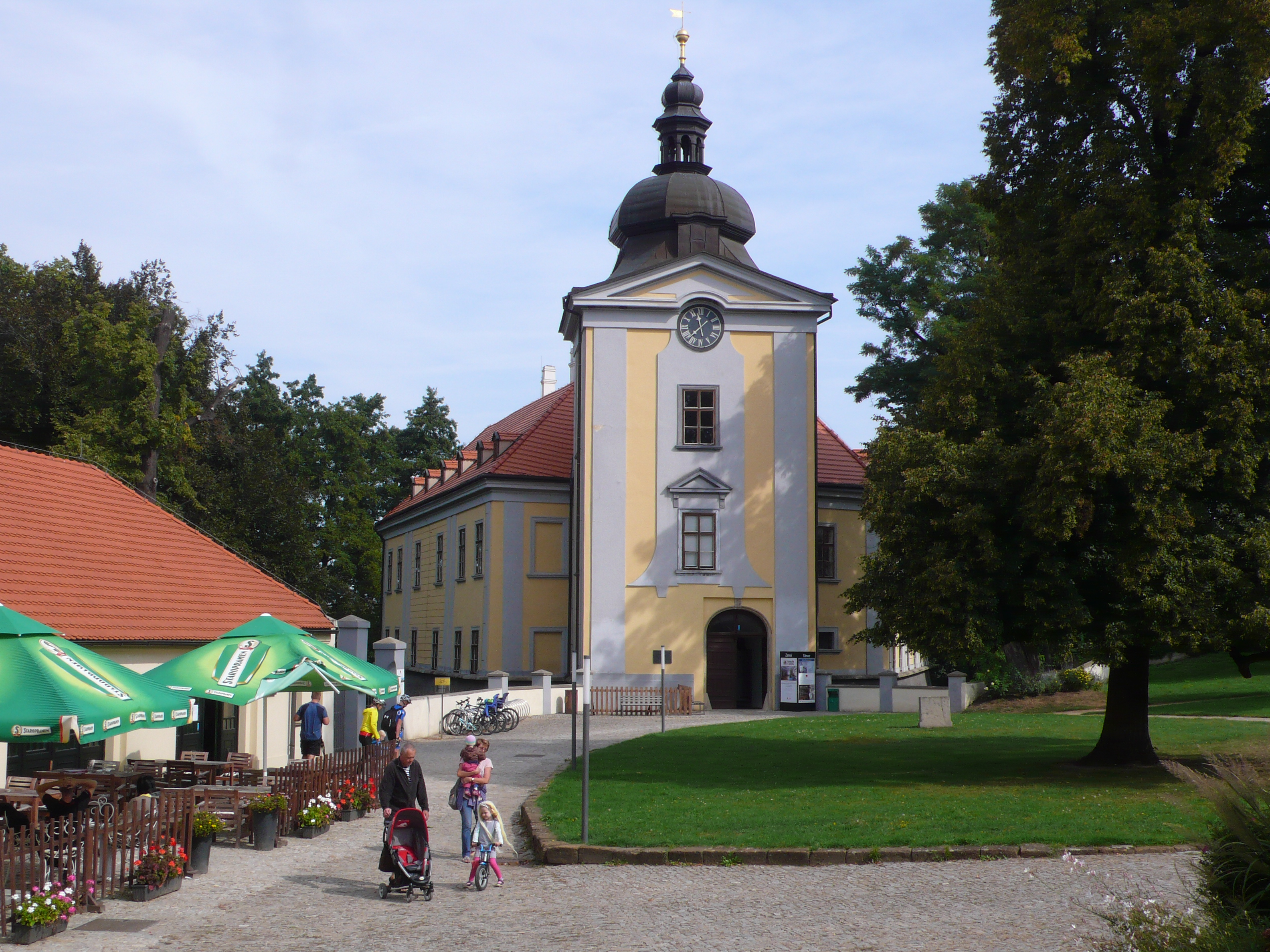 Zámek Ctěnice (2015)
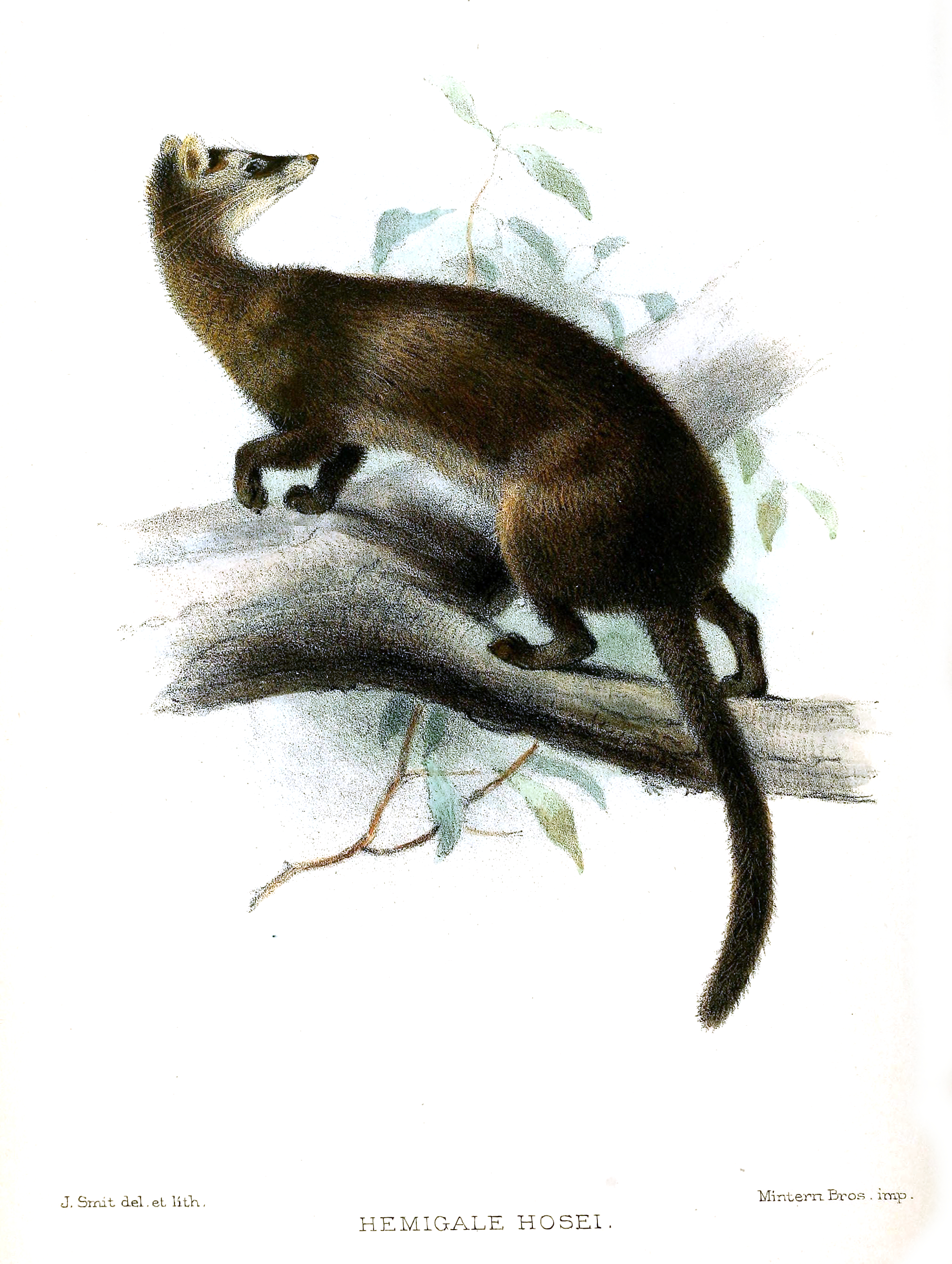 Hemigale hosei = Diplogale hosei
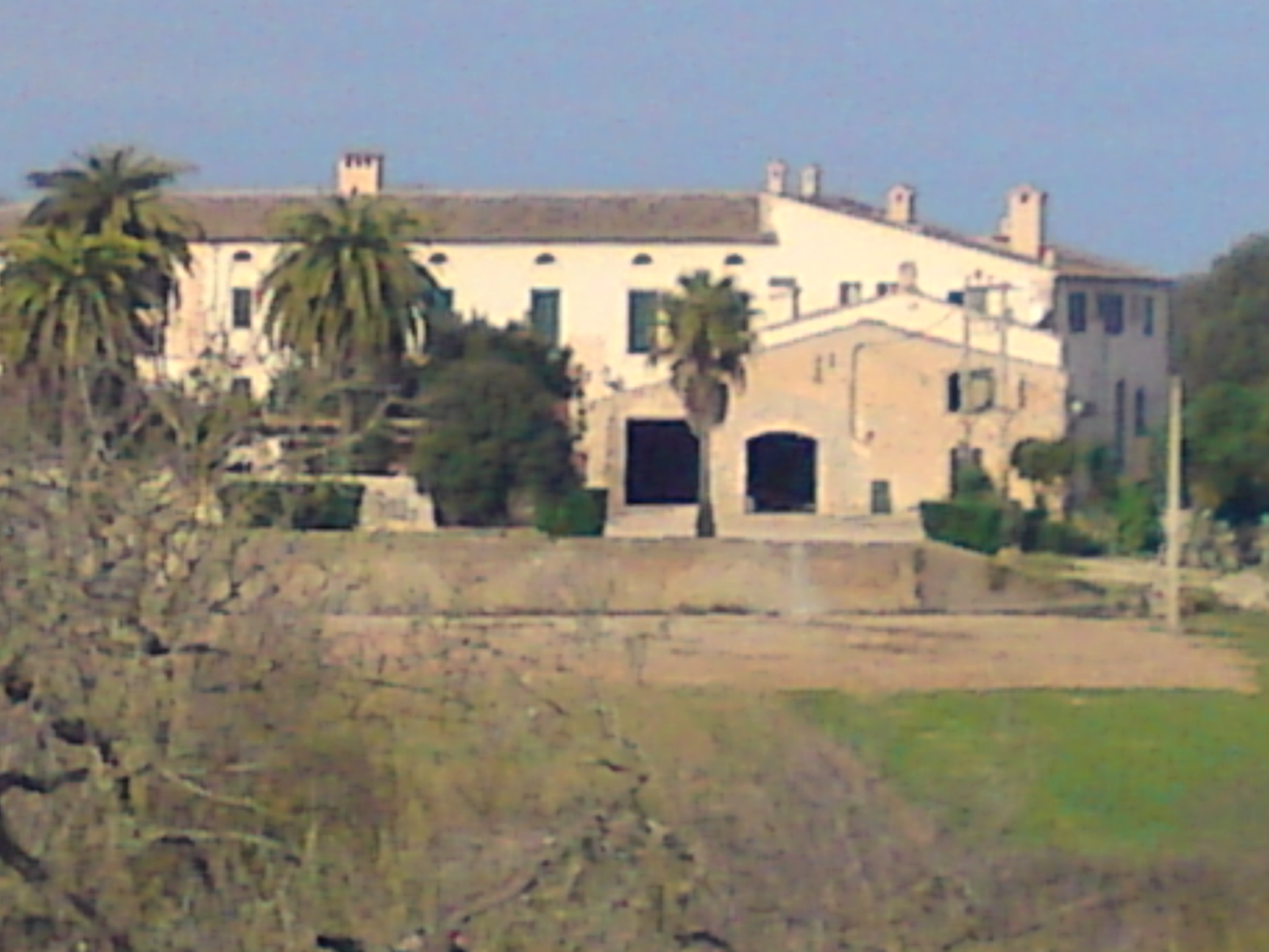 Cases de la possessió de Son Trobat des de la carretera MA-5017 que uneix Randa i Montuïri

EXERCISE OBJECTIVE - Word for word, return the material above; the pictures stay out.

RESPONSE BOX -
 Zámek Ctěnice (2015)
 Hemigale hosei = Diplogale hosei
 Cases de la possessió de Son Trobat des de la carretera MA-5017 que uneix Randa i Montuïri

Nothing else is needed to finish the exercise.